What you can miss in a trance

As you focus in on a very narrow part of your experience, you have to overlook everything else. The trance primes what you pay attention to, and informs your availability bias for the information that you base your decisions on. Consider when you look around the room for everything blue. By selecting and remembering the blue things, everything else gets easily overlooked.

What if, in this example, ‘blue things’ were problems in your business. If you were attending to these so strongly, what else would you miss? Maybe opportunities, or things you do well, or maybe human things like behaviours, communication and interaction.

4 workplace trances

By the above definition, in the office we enter into a range of different trances (or states of increased and narrowed focus), many of which can decrease performance.

These include, but are not limited to the following trances:

  1. The stress of a circumstance
  2. Concentration on fear and risk
  3. Focus on the blame game
  4. The always-busy trance.

Think about how these trances―or excessive focus on these things―can (and maybe is) harm your business.

Positive focus

On the other hand, what would happen if employees were to adopt a different trance, one where the focus was on exploration, possibility, getting stuff done, choice or even the customer experience? As these trances are developed and then accepted as the norm in your work environment, they become linked to your workplace. Every time your employees come to work, they are primed to shift into higher-performance ways of being. How great would this be for your business?

Make workplace trances work for you

Recognise when you are in an unresourceful trance. Stop, take a breath, and decide on a more resourceful or positive state to be in. Use things like the front door at home, your office door or the staff room as anchor points to remind you to ‘switch up’ to more positive, valuable states of focus and action.
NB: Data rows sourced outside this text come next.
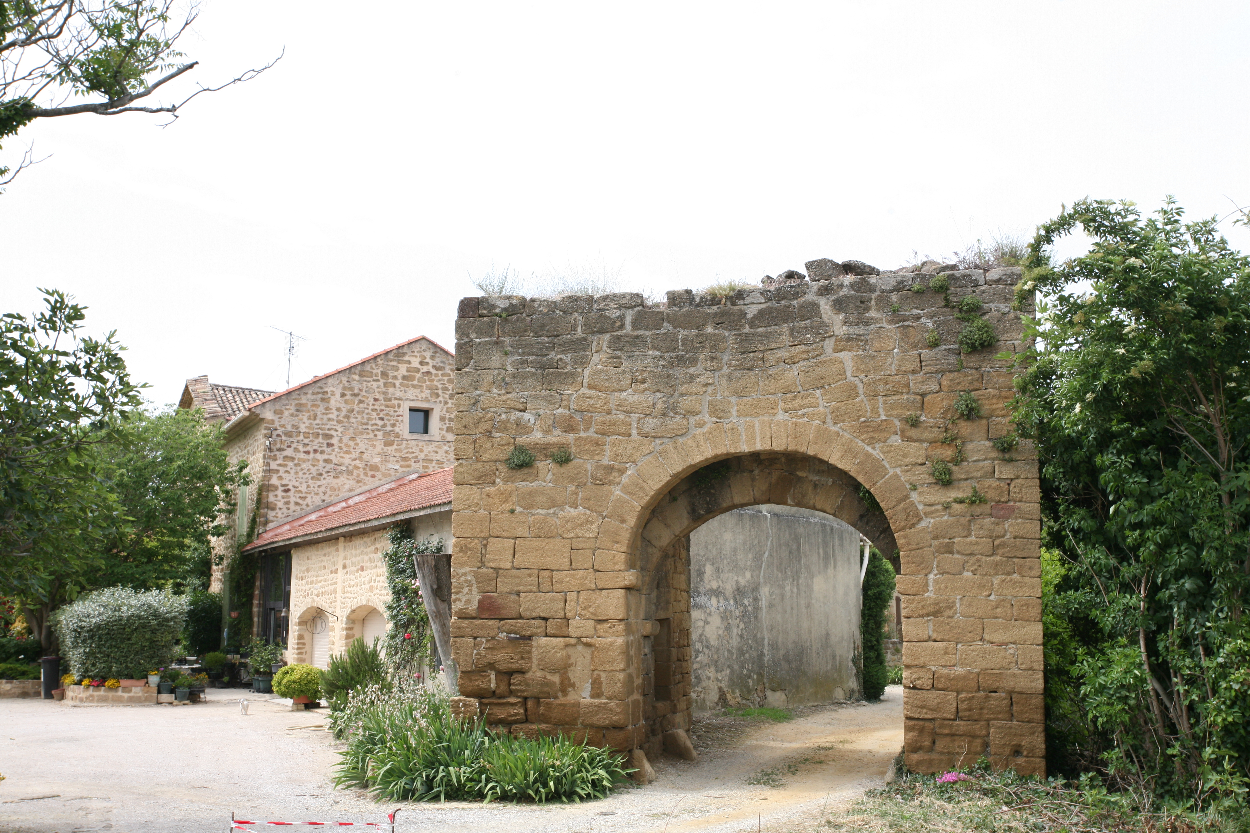 Entrée de l'ancien Travaillan (commune de Vaucluse)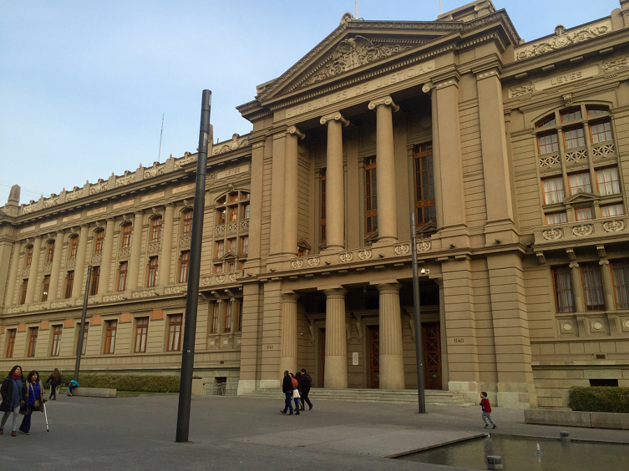 Дворец юстиции в Сантьяго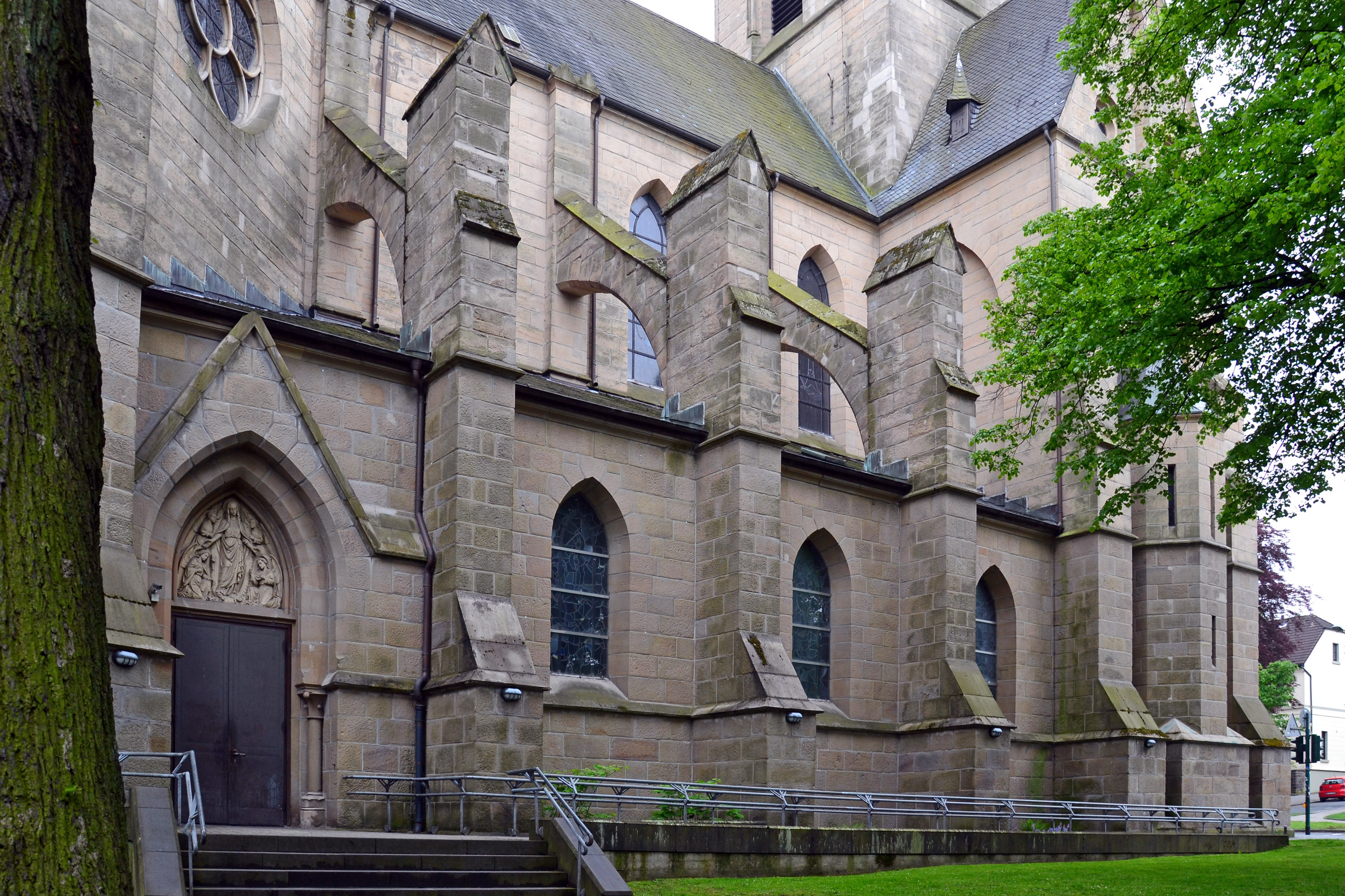 St. Laurentiuskirche in Essen-Steele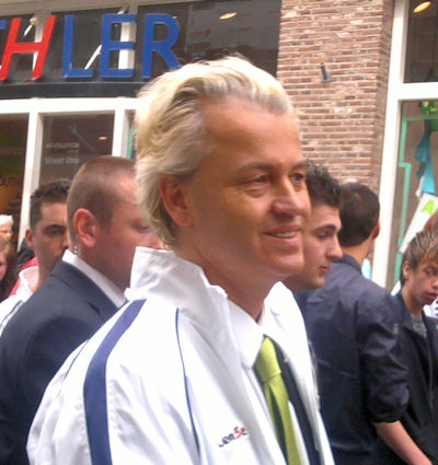 Geert Wilders op campagne in zwolle

When staff are in an unhelpful trance, invite them out of it. You can never force someone to give up their trance, but suggesting they see the other side of the coin (what is working, for example, or the bigger picture) changes their focus and can break their trance.

Lead by example

Prioritise high-value trances. As a leader, you go first and they follow. If you exist in a low-performance trance, it encourages others to try it on. Often whole workplaces are locked in the shared trance of the leader―with massive impacts on performance. Lead by example, go first, and choose positive trances to demonstrate to your teams.

Anchor your workplace as a place of positive and resourceful trances. Make it deeply ingrained in your culture, so that simply being at work primes performance (rather than reducing it, which many offices seem to do).

We are always in a form of trance―so if you want high performance, simply work to select a high-quality trance for you and your team.